For this and the reasons mentioned before, I truly believe that the United States is a nation in decline. And when compared to empires of the past, it is quite obvious that we are at the "decadence" stage as evidenced by our moral, economic, and social decline. This point, however, is where the similarities with past empires end.

The Difference That Produces Hope

The cycle of decline that these writers describe is attributed to nations and empires that all had one thing in common: they were not created, established, or governed by Christian principles or founders. For example,

  • The Roman Empire evolved from a city-state to a unified nation to a world empire through political and military means.
  • The Russian Empire or USSR was forged through the invasion and control of foreign territory through military might.

And so it has been for all empires seeking to expand their influence and control over other nations for the purpose of military strategy. In other words, using other nations as buffer zones to protect themselves or to exploit the natural resources of other nations in order to enrich and maintain its own empire, as the British Empire did with India and other countries (including the USA) up until the Second World War.

These empires all declined in the very same way because they were established in the same way - through war and conquest. The United States, however, is not guided or motivated by the need to expand its territory or to subdue other nations in order to extract their wealth, as other empires have done.

The United States was founded by men who believed in God, who confessed Christ, and considered the Bible as God's inspired Word.

With the help and blessing of God they created a constitution that would guide this nation with laws and a government that reflected the Spirit of God in its function and in its purpose. This purpose was to guarantee the freedom of each citizen, to protect the nation from being taken over by dictators, and provide a government that would be made up of citizens who would serve the people of the land.

I'm not saying that our country has not made mistakes or acted unjustly at times in our history.
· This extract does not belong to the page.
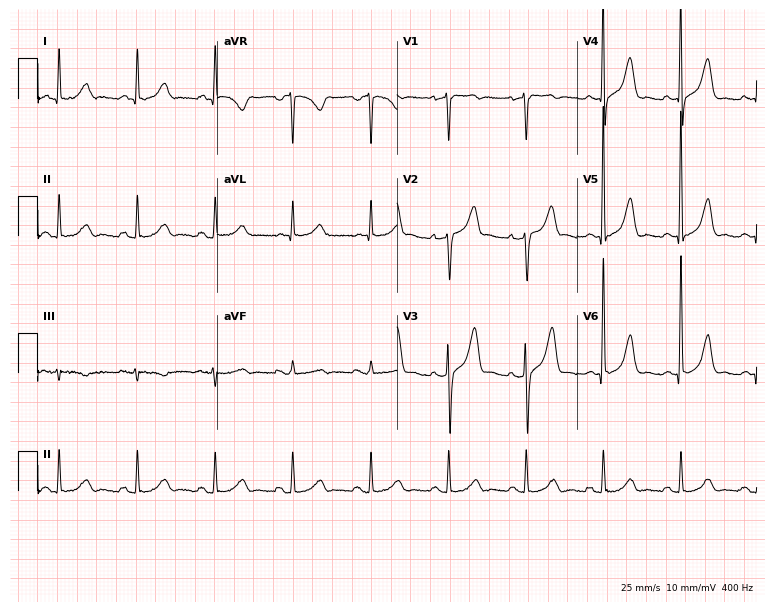
12-lead ECG (7.3-second recording at 400 Hz) from a 51-year-old male patient. Screened for six findings — first-degree AV block, right bundle branch block (RBBB), left bundle branch block (LBBB), sinus bradycardia, atrial fibrillation (AF), sinus tachycardia — none is recorded. Findings outside these six are not listed.
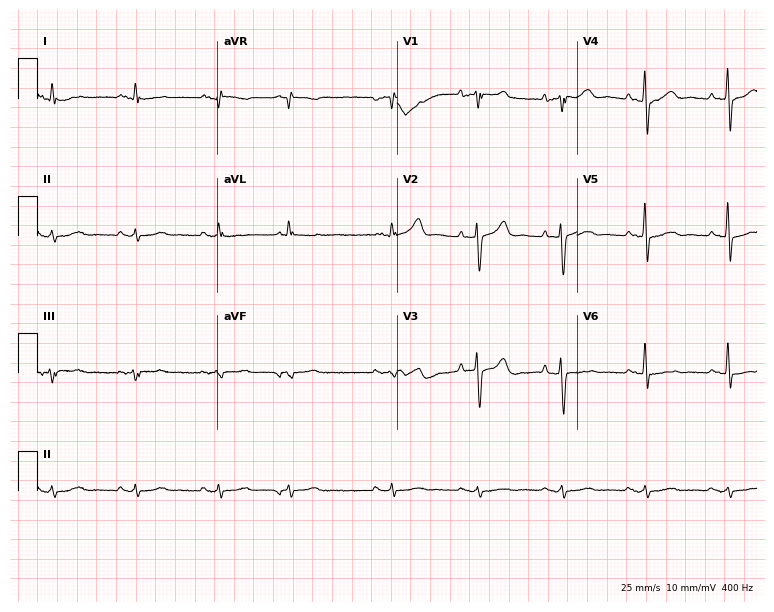
12-lead ECG from a 69-year-old male patient. Screened for six findings — first-degree AV block, right bundle branch block, left bundle branch block, sinus bradycardia, atrial fibrillation, sinus tachycardia — none is recorded.

We have done this and suffered the consequences. Just a quick look at race relations in the United States will reveal how much we are being punished for the sins of slavery committed long ago, but whose negative social impact we are still feeling today.
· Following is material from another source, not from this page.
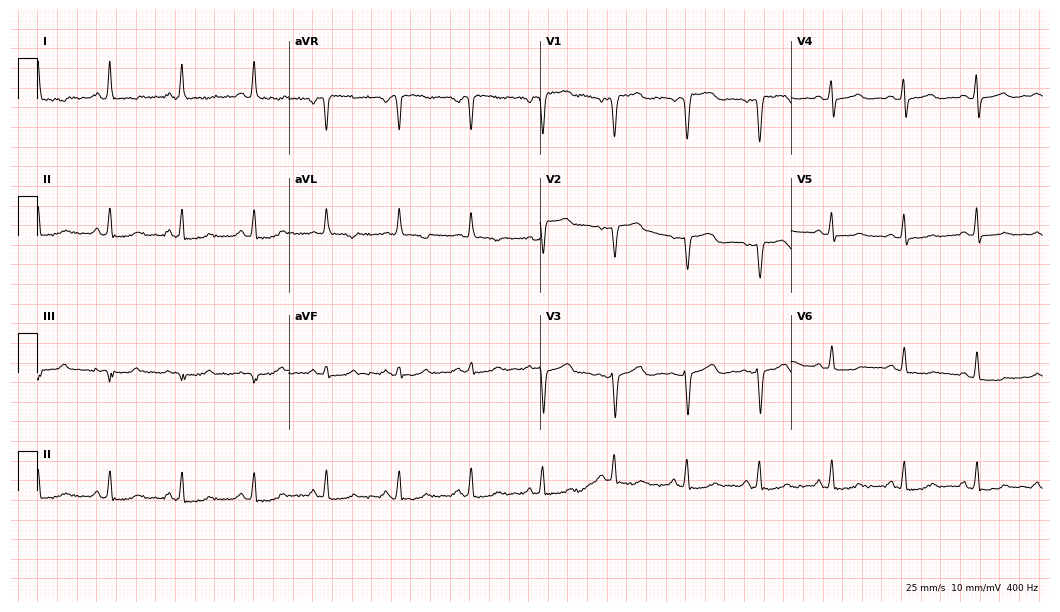
12-lead ECG (10.2-second recording at 400 Hz) from a 59-year-old woman. Screened for six findings — first-degree AV block, right bundle branch block, left bundle branch block, sinus bradycardia, atrial fibrillation, sinus tachycardia — none is recorded.

What I am saying is that despite the decline that the US has suffered, unlike other empires and nations that have collapsed once the excesses of their decadence became too great, we can avoid this end. Yes, we are in decline, but that decline does not have to inevitably lead us to final collapse.

When other nations before us reached this stage of decadence, there was nowhere for them to go but down, because there was nothing in their political or religious systems that had the power to redeem and effectively restore them. We, on the other hand, have the mind of the living God literally sewn into our Constitution and the laws that stem from it.

A Gallup poll on religion in America found that 73% of Americans said that when it came to religious preference they identified themselves as Christians. This, of course, was down from 2008 when the percentage was 80%. These numbers, however, confirm the idea that America, as a Christian nation, is in decline but continues to have a majority of people who still believe and can be appealed to, based on faith in God.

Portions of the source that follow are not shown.